Citigroup Inc. is a global diversified financial services holding company based in New York. The U.S. government owns 27% of the banking giant following bailout measures taken to rescue it from collapse amid the global financial crisis.
Citi recently repaid the $20 billion balance it owed the government, although the Treasury Department still owns more than one-fourth of Citi's common stock. Now the bank is working to reduce the government shadow and sell off its peripheral businesses, focusing on its core of investment banking and global consumer and business banking. The company is evolving from a financial supermarket into a leaner company that caters to big institutions and affluent individuals, particularly in fast-growing emerging markets.

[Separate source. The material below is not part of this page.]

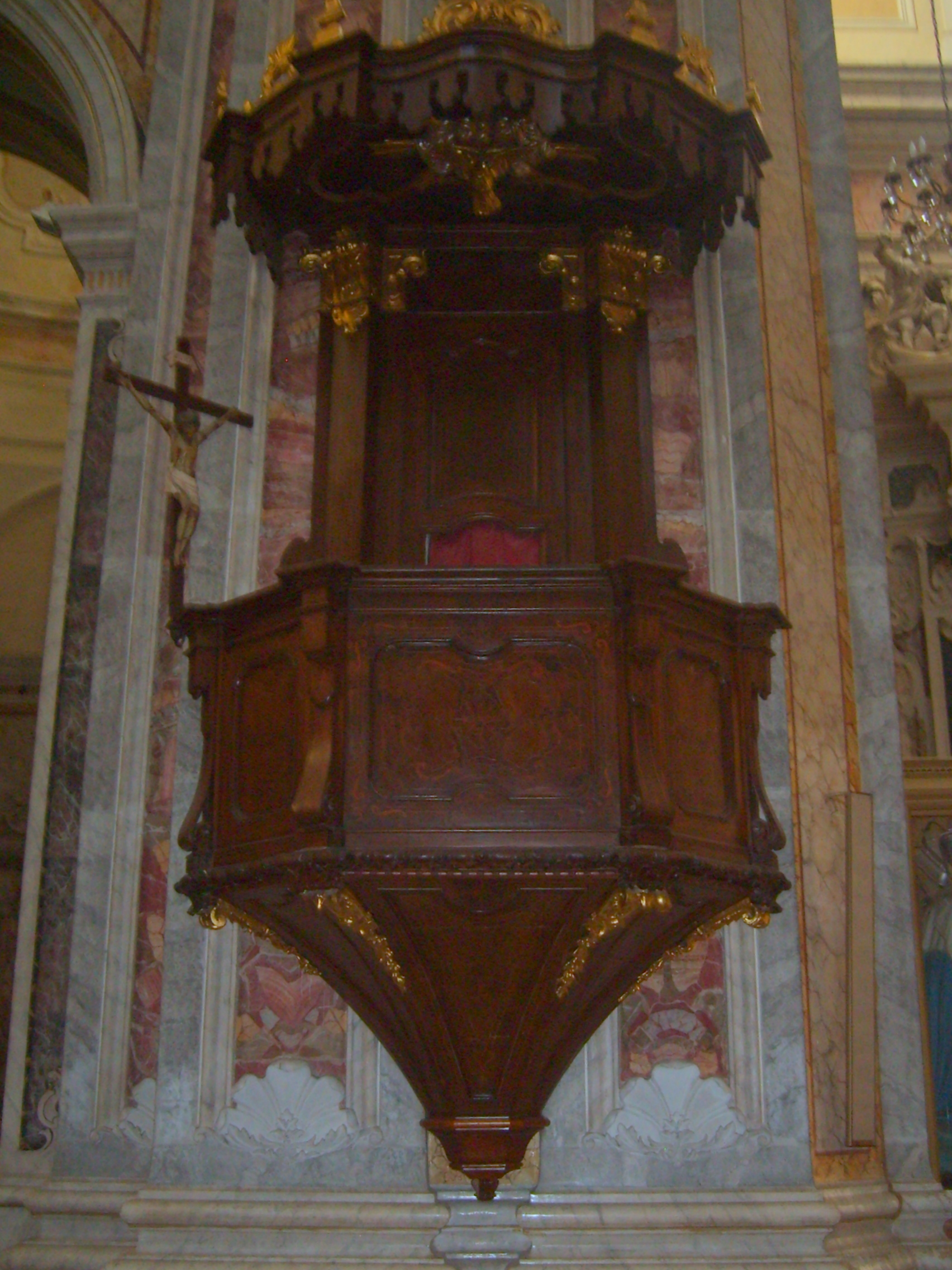 Pulpito della chiesa matrice di Francavilla Fontana

Citi has been viewed as the riskiest member of the Big Four money-center banks, according to Barron's magazine. It is splitting itself into two businesses, shedding several businesses and shrinking itself by a third. The company recently spun off its Smith Barney brokerage unit into a joint venture with Morgan Stanley, called Morgan Stanley Smith Barney, which will come under CitiHoldings. It is also shedding Primerica, its life-insurance and mutual-fund sales unit, which will go public. The bank is also streamlining its investment-banking operation -- one of the world's largest. It is scaling back its proprietary trading and selling off two consumer-finance units and its private-label credit-card business. Its U.S. consumer strategy remains a work in progress. The overhaul marks the end of Citigroup's one-stop-shop financial supermarket model, which had been pieced together over the years by legendary dealmaker, Citi's ex-CEO Sandy Weill.
It's expected to be a long slog to recovery. Morale is low after the company cut 110,000 jobs and sold off assets. The bank's North American mortgage and credit card businesses are still ailing due to the troubles in those markets. Among Citi's positives are its strong capital position, high loan-loss reserves, appealing global-consumer and corporate-banking franchise and relatively small exposure to commercial real estate, Barron's reports. Transaction-services business, which moves money around the world for governments, giant corporations and other organizations, remained lucrative. Retail-banking businesses outside the U.S. appear to be rebounding. The bank is expected to invest heavily in these efforts in Asia and Latin America. Its management challenges include working with its new government partners while also recovering from heavy losses. According to The Wall Street Journal, some Citi employees have said that working for the financial colossus with its huge bureaucracy was already like working for the government. Despite criticism from government officials of a variety of corporate expenditures, the bank is seeing through its $400 million naming deal for Citi Field, the New York Mets new ballpark.